(Records drawn from a dataset)
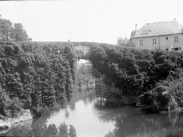 Fonds Trutat - Photographie ancienne Cote : TRU C 594 Localisation : Fonds ancien (S 30) Original non communicable Titre : Pont de lierre, Bétharram Auteur : Trutat, Eugène Rôle de l’auteur : Photographe Lieu de création : Lestelle-Bétharram (Pyrénées-Atlantiques) Date de création : 1859-1910 [entre] Mesures : : 9 x 12 cm Mot(s)-clé(s) : -- Pont -- Rivière -- Végétation -- Pierre -- Lierre -- Maison -- Arche -- Rocher -- Lestelle-Bétharram (Pyrénées-Atlantiques) -- Nay-Bourdettes-est (Pyrénées-Atlantiques ; canton) -- Aquitaine (France) -- 19e siècle, 2e moitié -- 20e siècle, 1e quart Médium : Photographies -- Positifs sur plaque de verre -- Noir et blanc -- Paysages Bibliothèque de Toulouse. Domaine public
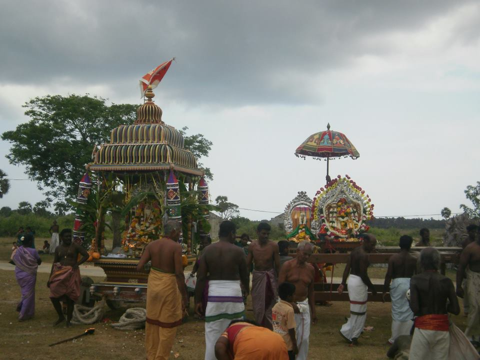 தேர்
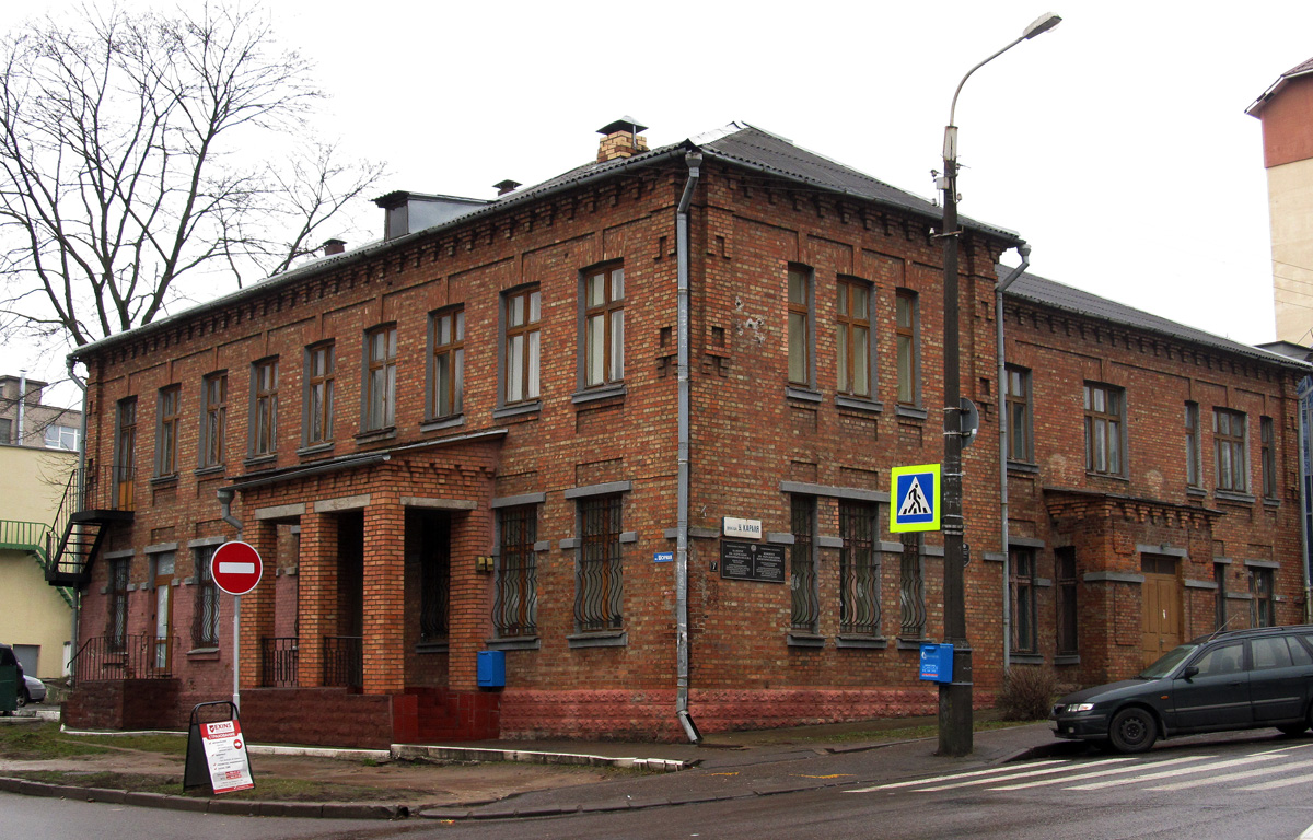 Мінск. Вуліца Караля, 9 / вуліца Шорная, 14
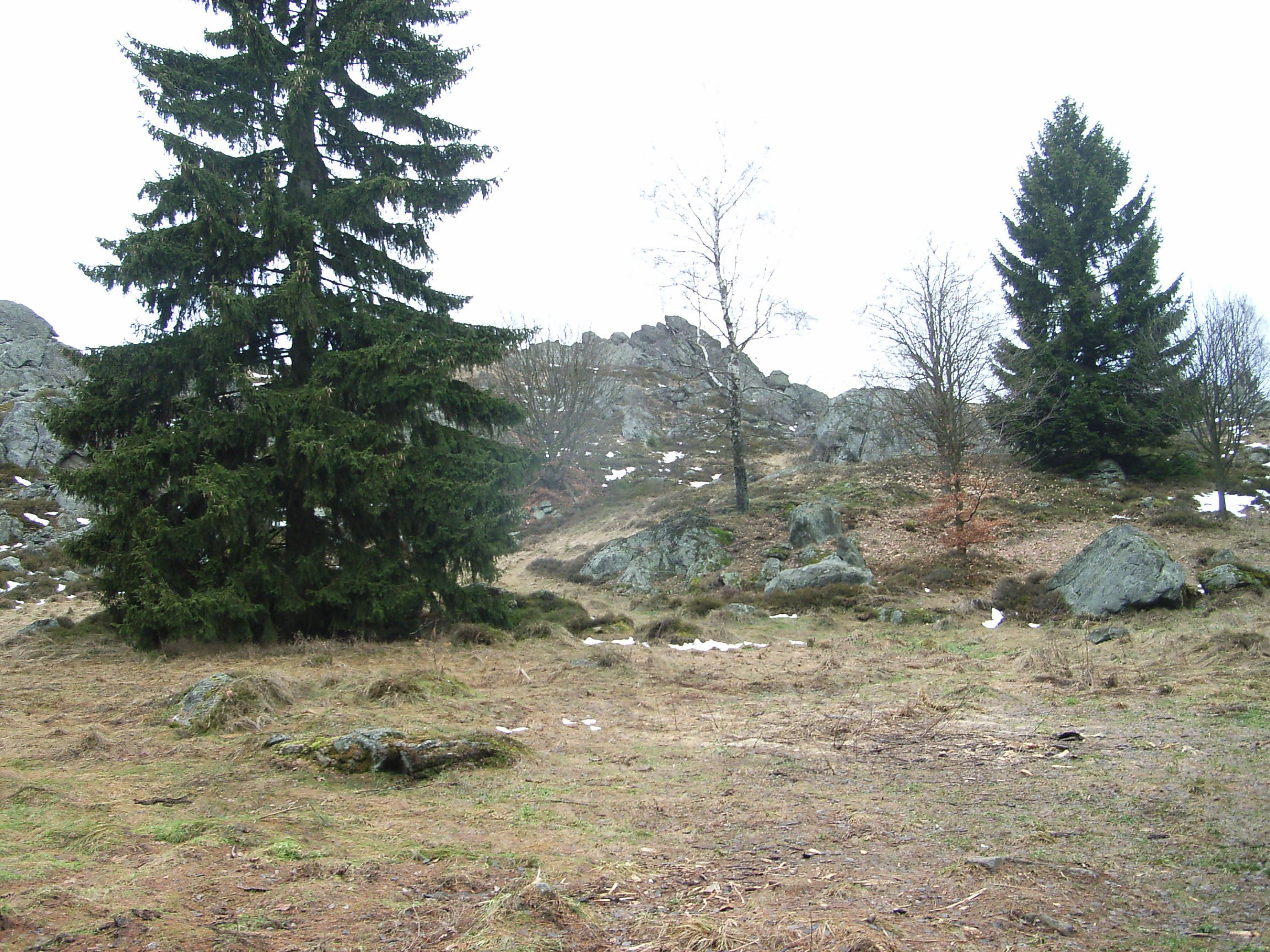 Stadlern Hochfels, Blockheide
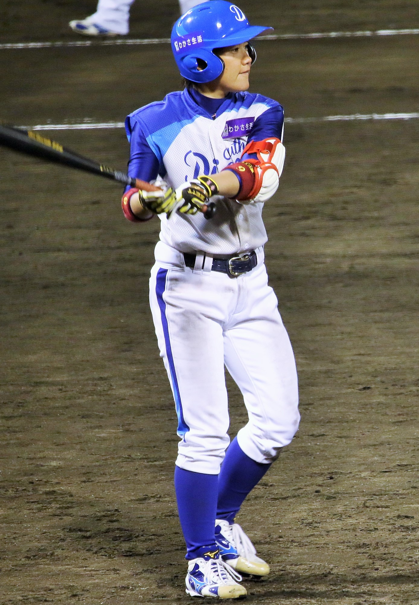 サウス・ディオーネ選手の田中幸夏。わかさスタジアム京都にて。
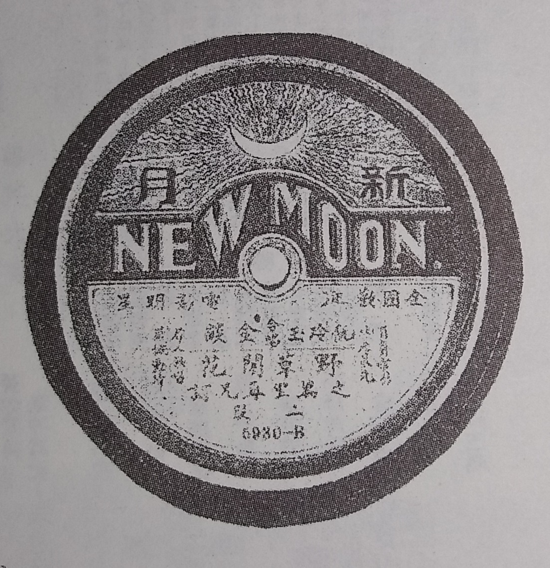 1930年金焰和阮玲玉共同演唱的《野草闲花》电影插曲《万里寻兄词》唱片
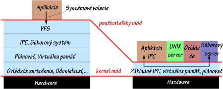 Štruktúra založená na monolitickom a mikrokernelovom operačnom systéme.
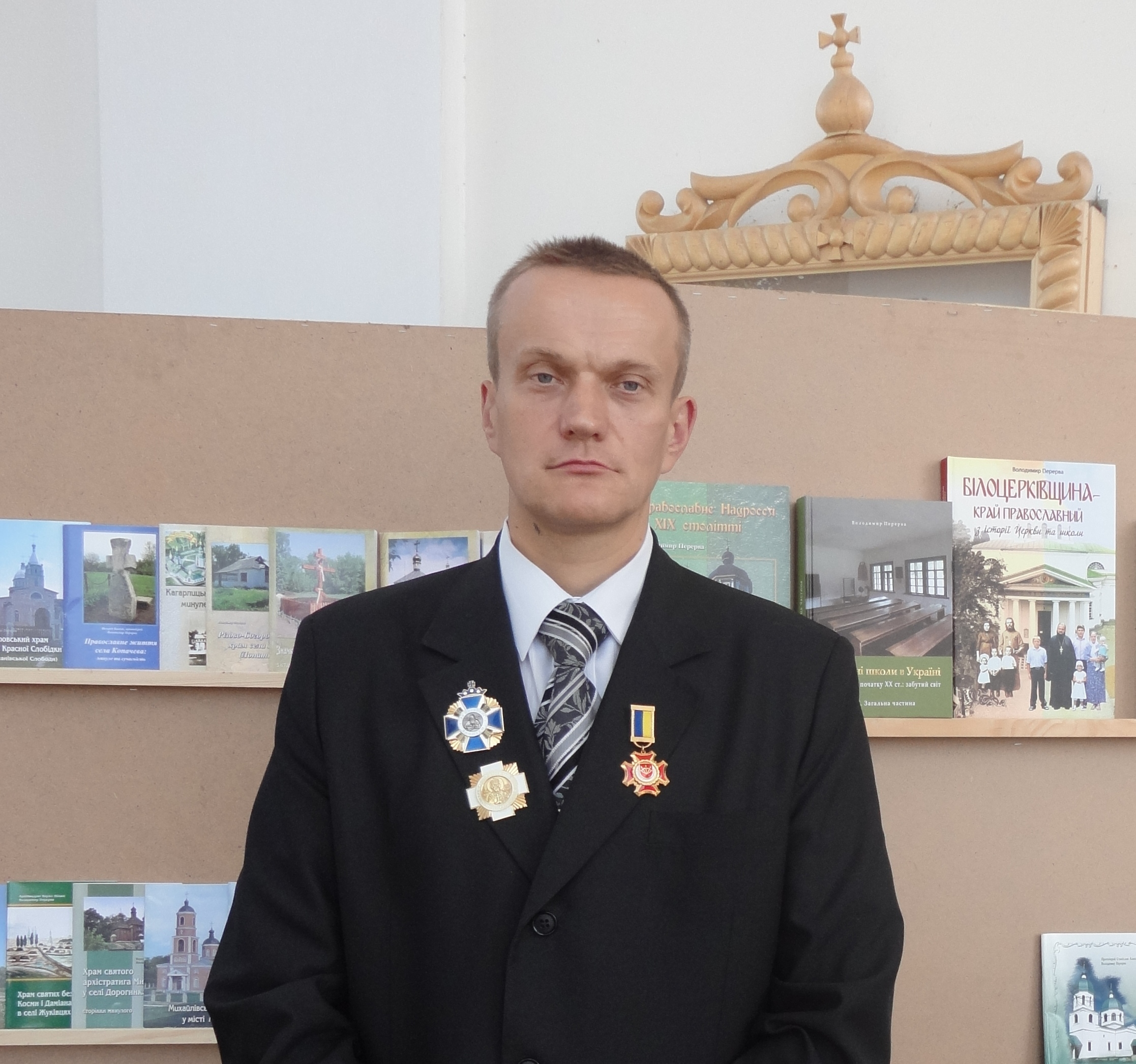 Володи́мир Степа́нович Пере́рва — український краєзнавець, кандидат історичних наук, доцент
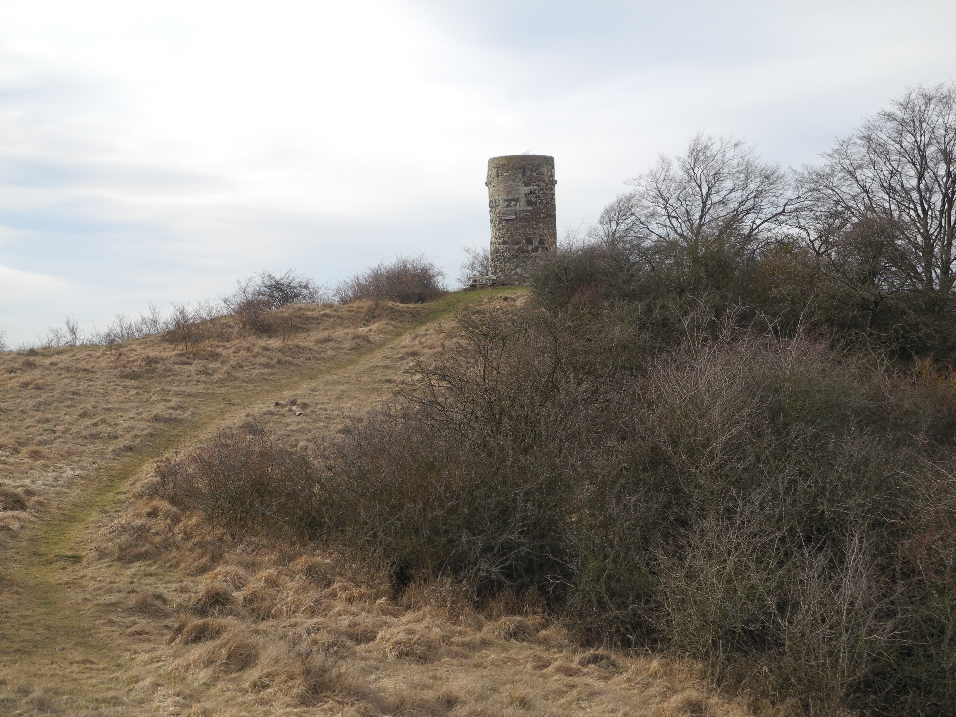 Flächenhaftes Naturdenkmal im Landkreis Kassel 6.33.916. „Basaltkuppe Die Warte“ nordwestlich von Zierenberg.
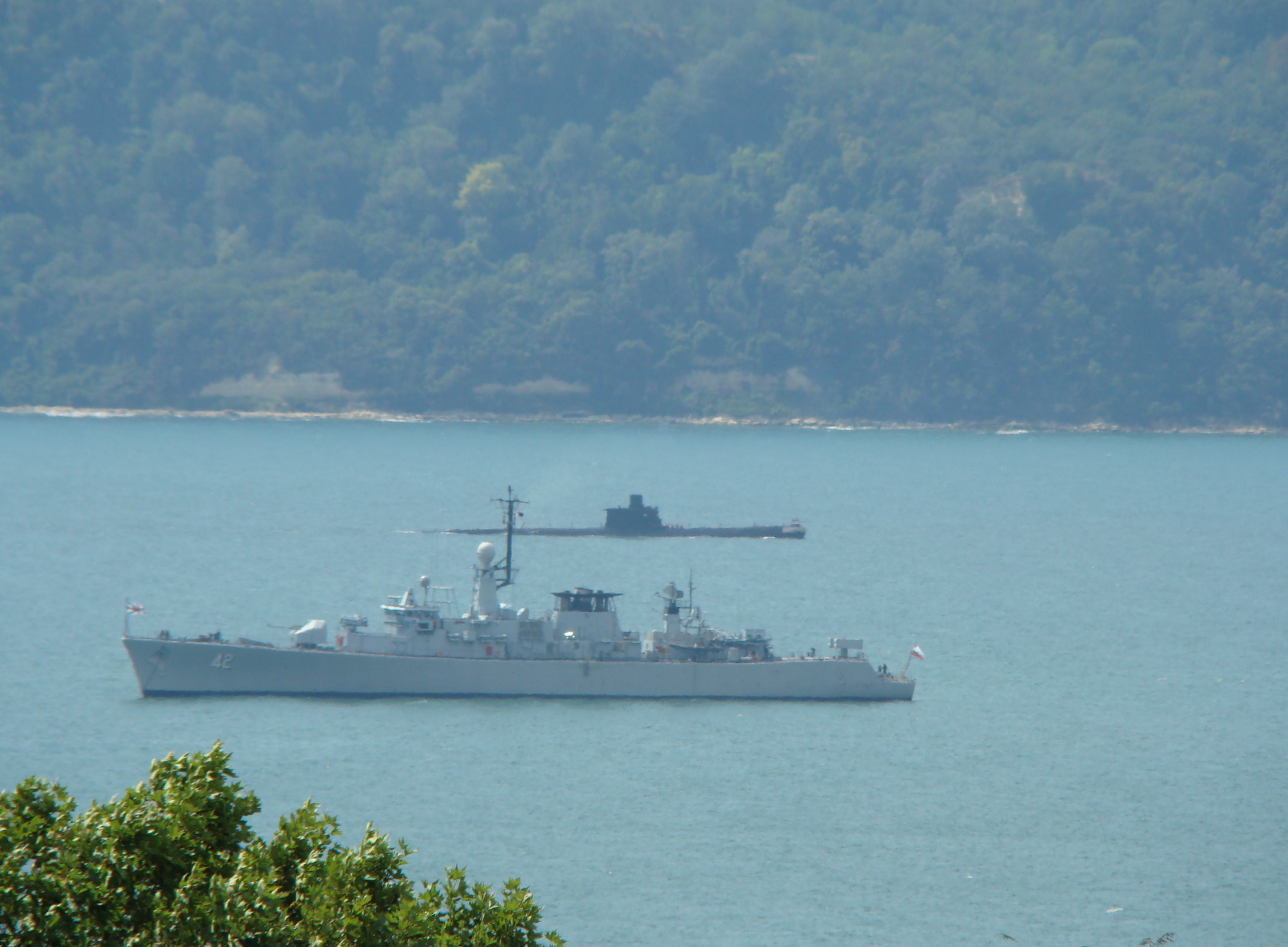 Фрегат "Верный"
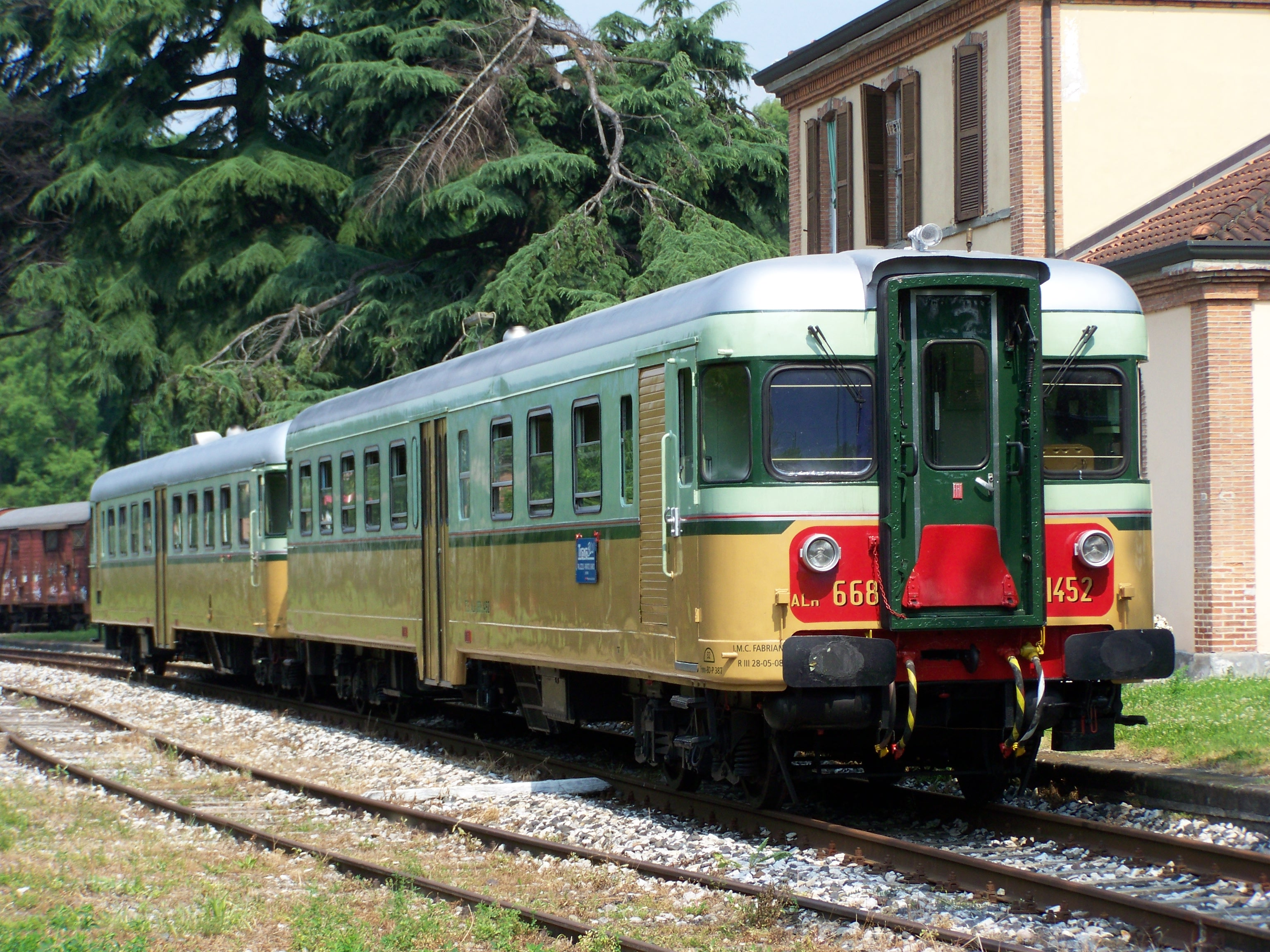 Composizione di automotrici ALn 668.1452 e ALn 668.1401 in livrea storica in sosta sul primo binario della stazione di Paratico-Sarnico.
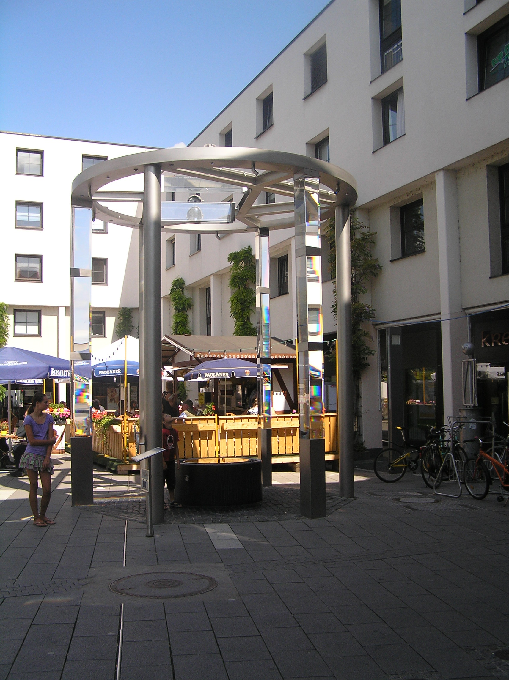 Der Prismenbrunnen, ein Teil des Optikparcours in Wetzlar
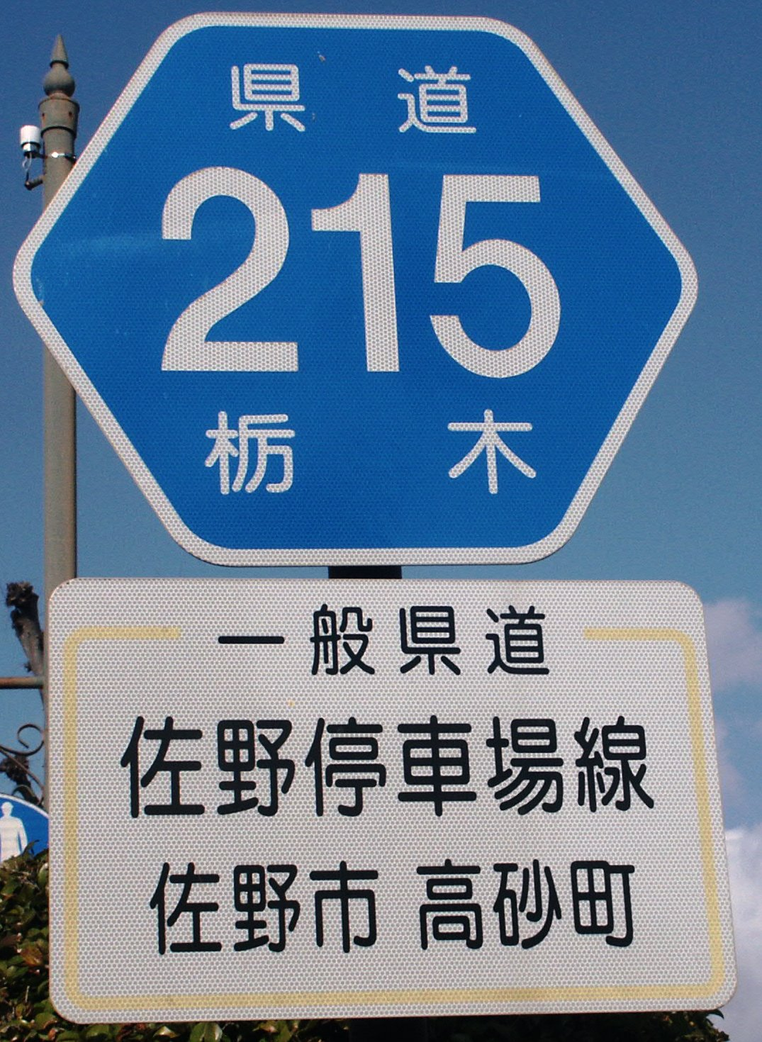 栃木県道215号線の路線番号標識

▸ **Task description**
Repeat each line above exactly as it reads, omitting any pictures.

▸ **Your solution**
 Fonds Trutat - Photographie ancienne Cote : TRU C 594 Localisation : Fonds ancien (S 30) Original non communicable Titre : Pont de lierre, Bétharram Auteur : Trutat, Eugène Rôle de l’auteur : Photographe Lieu de création : Lestelle-Bétharram (Pyrénées-Atlantiques) Date de création : 1859-1910 [entre] Mesures : : 9 x 12 cm Mot(s)-clé(s) : -- Pont -- Rivière -- Végétation -- Pierre -- Lierre -- Maison -- Arche -- Rocher -- Lestelle-Bétharram (Pyrénées-Atlantiques) -- Nay-Bourdettes-est (Pyrénées-Atlantiques ; canton) -- Aquitaine (France) -- 19e siècle, 2e moitié -- 20e siècle, 1e quart Médium : Photographies -- Positifs sur plaque de verre -- Noir et blanc -- Paysages Bibliothèque de Toulouse. Domaine public
 தேர்
 Мінск. Вуліца Караля, 9 / вуліца Шорная, 14
 Stadlern Hochfels, Blockheide
 サウス・ディオーネ選手の田中幸夏。わかさスタジアム京都にて。
 1930年金焰和阮玲玉共同演唱的《野草闲花》电影插曲《万里寻兄词》唱片
 Štruktúra založená na monolitickom a mikrokernelovom operačnom systéme.
 Володи́мир Степа́нович Пере́рва — український краєзнавець, кандидат історичних наук, доцент
 Flächenhaftes Naturdenkmal im Landkreis Kassel 6.33.916. „Basaltkuppe Die Warte“ nordwestlich von Zierenberg.
 Фрегат "Верный"
 Composizione di automotrici ALn 668.1452 e ALn 668.1401 in livrea storica in sosta sul primo binario della stazione di Paratico-Sarnico.
 Der Prismenbrunnen, ein Teil des Optikparcours in Wetzlar
 栃木県道215号線の路線番号標識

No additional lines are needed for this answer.